I’ve added a link to each of the corresponding template documentation pages. Please review this and adjust the templates accordingly, the examples below do not include delete protection etc…
VPC & Subnets CloudFormation Example
VPC:
Type: AWS::EC2::VPC
Properties:
CidrBlock: 172.32.0.0/16
EnableDnsSupport: true
EnableDnsHostnames: true
InstanceTenancy: default
SubnetA:
Type: AWS::EC2::Subnet
Properties:
CidrBlock: 172.32.0.0/20
AvailabilityZone: ${ self:provider.region }a
MapPublicIpOnLaunch: true
VpcId:
Ref: VPC
SubnetB:
Type: AWS::EC2::Subnet
Properties:
CidrBlock: 172.32.16.0/20
AvailabilityZone: ${ self:provider.region }b
MapPublicIpOnLaunch: true
VpcId:
Ref: VPC
SubnetC:
Type: AWS::EC2::Subnet
Properties:
CidrBlock: 172.32.32.0/20
AvailabilityZone: ${ self:provider.region }c
MapPublicIpOnLaunch: true
VpcId:
Ref: VPC
Security Group CloudFormation Example
SecurityGroup:
Type: AWS::EC2::SecurityGroup
Properties:
GroupName: ${ self:service }-security-group
SecurityGroupIngress:
- IpProtocol: tcp
FromPort: 3306
ToPort: 3306
VpcId:
Ref: VPC
RDS Subnet Group CloudFormation Example
RDSSubnetGroup:
Type: AWS::RDS::DBSubnetGroup
Properties:
SubnetIds:
- Ref: SubnetA
- Ref: SubnetB
- Ref: SubnetC
Secret Manager Secret CloudFormation Example
AuroraSecret:
Type: AWS::SecretsManager::Secret
Properties:
Name: ${ self:service }-aurora-secret
Description: ${ self:service } serverless aurora secret
GenerateSecretString:
SecretStringTemplate: !Join ['', ['{ "username": "', '${ self:provider.environment.DATABASE_USERNAME }', '" }']]

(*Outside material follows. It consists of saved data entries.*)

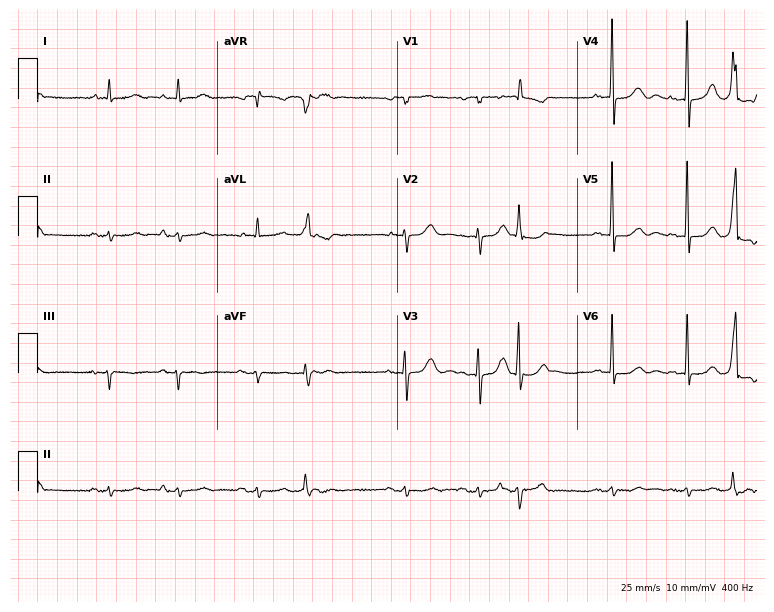
Standard 12-lead ECG recorded from a male patient, 87 years old. None of these six findings is recorded: first-degree AV block, right bundle branch block, left bundle branch block, sinus bradycardia, atrial fibrillation, sinus tachycardia. Other findings, if any, are not listed.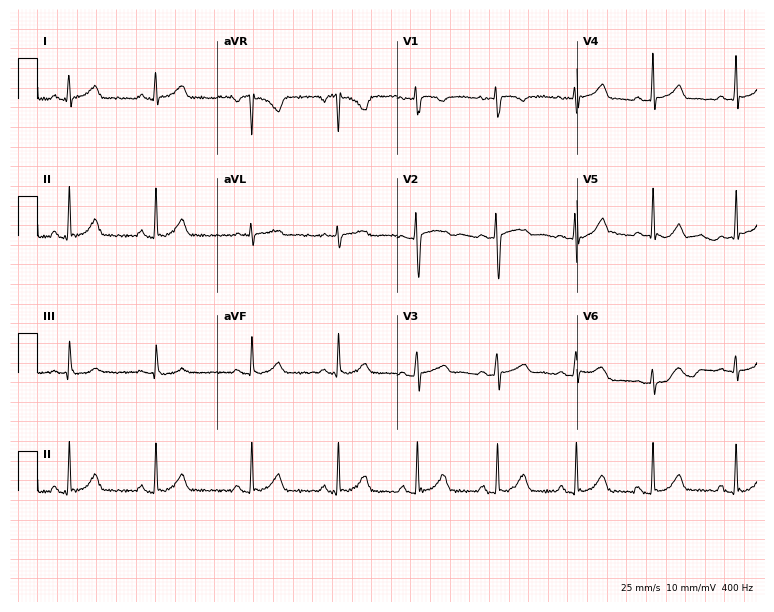
Electrocardiogram (7.3-second recording at 400 Hz), a female, 19 years old. Overall reading on record: normal ECG.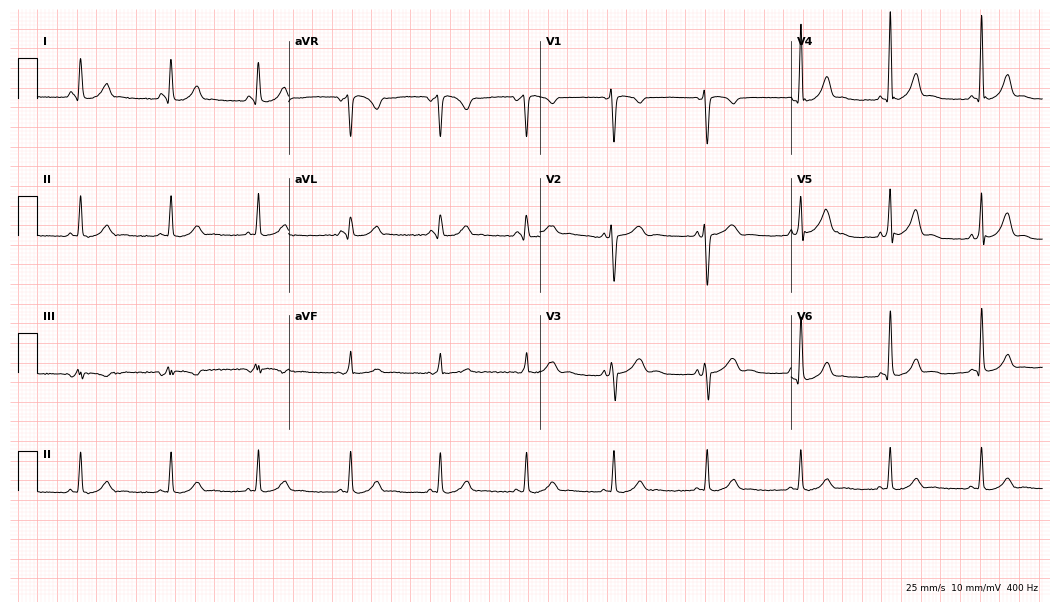
12-lead ECG from a woman, 35 years old. No first-degree AV block, right bundle branch block (RBBB), left bundle branch block (LBBB), sinus bradycardia, atrial fibrillation (AF) or sinus tachycardia recorded for this tracing. Findings outside these six are not listed.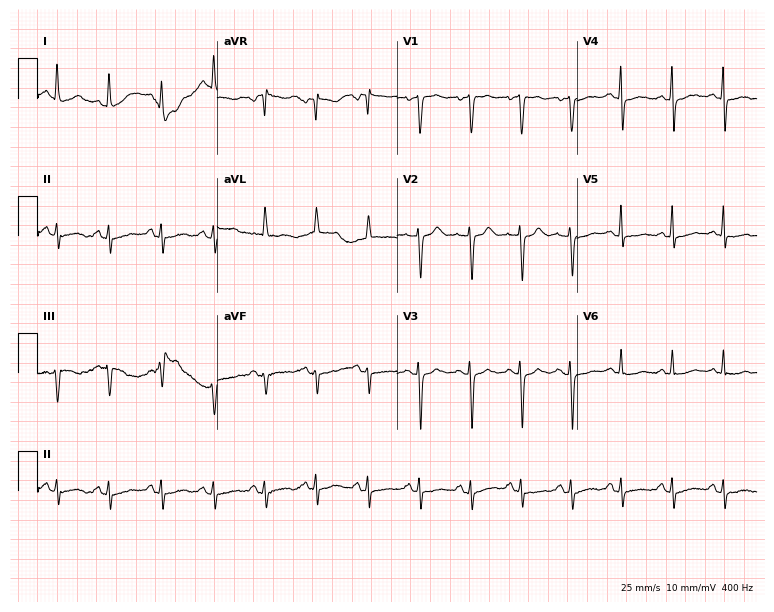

GenerateStringKey: 'password'
PasswordLength: 30
ExcludeCharacters: '"@/\'
Serverless Aurora Cluster CloudFormation Example
AuroraServerlessPostgresCluster:
Type: AWS::RDS::DBCluster
Properties:
MasterUsername: !Join ['', ['{{resolve:secretsmanager:', !Ref AuroraSecret, ':SecretString:username}}' ]]
MasterUserPassword: !Join ['', ['{{resolve:secretsmanager:', !Ref AuroraSecret, ':SecretString:password}}' ]]
DatabaseName: ${ self:provider.environment.DATABASE_NAME }
Engine: aurora-postgresql
EngineMode: serverless
DBSubnetGroupName:
Ref: RDSSubnetGroup
VpcSecurityGroupIds:
- Fn::GetAtt: SecurityGroup.GroupId
EnableHttpEndpoint: true # Enable the Data API
AuroraServerlessPostgresClusterSecretAttachment:
Type: AWS::SecretsManager::SecretTargetAttachment
Properties:
SecretId: !Ref AuroraSecret
TargetId: !Ref AuroraServerlessPostgresCluster
TargetType: AWS::RDS::DBCluster
For the purposes of this example, I’m assuming that the above templates are defined in separate yaml files.
With that, in your serverless.yml
they would need to be included in resources
section.
resources:
- ${ file(infrastructure/vpc/vpc.yml) }
- ${ file(infrastructure/aurora/subnet-group.yml) }
- ${ file(infrastructure/aurora/security-group.yml) }
- ${ file(infrastructure/aurora/secret.yml) }
- ${ file(infrastructure/aurora/serverless-cluster.yml) }
You will also need to add the relevant IAMRoleStatements for the RDS Data API and the Secrets Manager.
The AWS SDK includes an RDSDataService that can be used to connect to and excute commands to your RDS Instance.
Here’s the Javascript RDSDataService SDK for reference.
https://docs.aws.amazon.com/AWSJavaScriptSDK/latest/AWS/RDSDataService.html
I hope this was helpful, it took me a while to initially figure out.
Thankfully enough the really long wait times is no longer an issue with Lambda as AWS has made some changes under the hood to correct that issue as of November last year if I recall.
I wasn’t aware of this, that’s awesome!
You can see the massive difference that this has made in function execution duration, with it dropping to 933 ms from 14.8 seconds!